# rotten-smelling aponogeton bulbs



## orktank (Dec 17, 2009)

Some new bulbs, Aponogetons, have gone the way of several bulb plants in my tank: they've become rotten smelling! They smell awful already, but just arrived last week. Has anybody had this experience? are the plants viable? They're firm, but just smelly.


----------



## Nue (Dec 27, 2009)

Probably bad, I only get a 10% viable rate on those.


----------



## orktank (Dec 17, 2009)

Is there anything i should be doing for the other bulbs? I have a water lily that's doing very well. But--I have lost several snails, and today my flower shrimp died, and a new Gourami. My tank's fairly new.


----------



## jman (Sep 7, 2009)

I got some like that from Petco. They never sprouted, and smelled terrible. I would just toss them.


----------



## orktank (Dec 17, 2009)

*Bulbs*

The Aponogeton bulb was bought from a pretty good company. They sent a total of 3 plants, and this one--rotten. I,ve gotten some bulbs from--ahem--the other store (P), all but one were bad. :icon_sad:


----------



## Nue (Dec 27, 2009)

I doubt its the bulbs are killing livestock, something else must be going on.


----------



## F22 (Sep 21, 2008)

maybe the something else is what caused the bulb to rot..


----------



## jman (Sep 7, 2009)

The bulb wouldn't have killed anything, but they do smell quite nasty.


----------



## orktank (Dec 17, 2009)

*bulb and shrimp*



F22 said:


> maybe the something else is what caused the bulb to rot..
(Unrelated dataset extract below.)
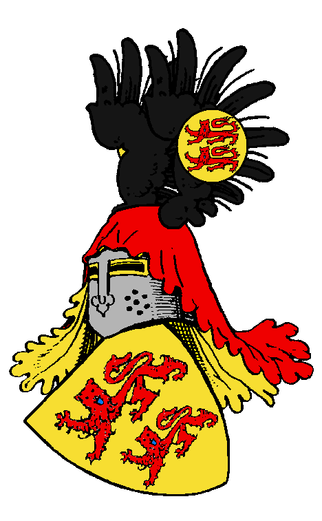 Stammwappen der Grafen von Weilnau.

 Right, I am concerned about that, especially about the shrimp. Does copper in the tap water show up on the substrate at all? maybe as a bluish green precipitate?


----------



## Robert H (Apr 3, 2003)

Bulbs rot from mold or mildew and when anaerobic, (lack of oxygen). If you bury the bulbs they are more likely to rot. You can wash the bulbs under running water and gently rub them. If they are still firm they should be fine. They can get a mildew like smell before they start to rot. Make sure the bulbs are not covered in decaying organic material while in the aquarium. That can cause anaerobic conditions. Make sure you have plenty of light. Bulbs require fairly bright light. They are not a low light plant. Most bulb plants, Aponogetons, Nymphaea, Crinums, will grow to be very very large with gigantic root systems if under proper light and feeding. If they only grow a few inches they are not getting enough light, C02, and nutrients.

The conditions that would cause bulbs to rot would kill your fish and livestock... low oxygen, dirty water, high levels of organic material or decaying material.


----------



## orktank (Dec 17, 2009)

Hello Robert--Would you like another bulb story? A second attempt at bulbs in my 30 gallon tank has yielded a couple of nice plants. I think they are Aponogetons..that's what the company said on the back of their packaging. One of the bulbs has gone up to the top of my tank and bloomed.But you are so right about their huge root systems. How on earth do I remove a monster I have innocently planted? I have discovered that just pulling out is a BIG MISTAKE, I did it in another tank. Will the remains of the root system rot in there? Do I need to dismantle the tank to get the roots out? Another attempt at a Madagascar Lace plant has started to fail, as well. The bulb smells bad, although it isn't mushy and soft.


----------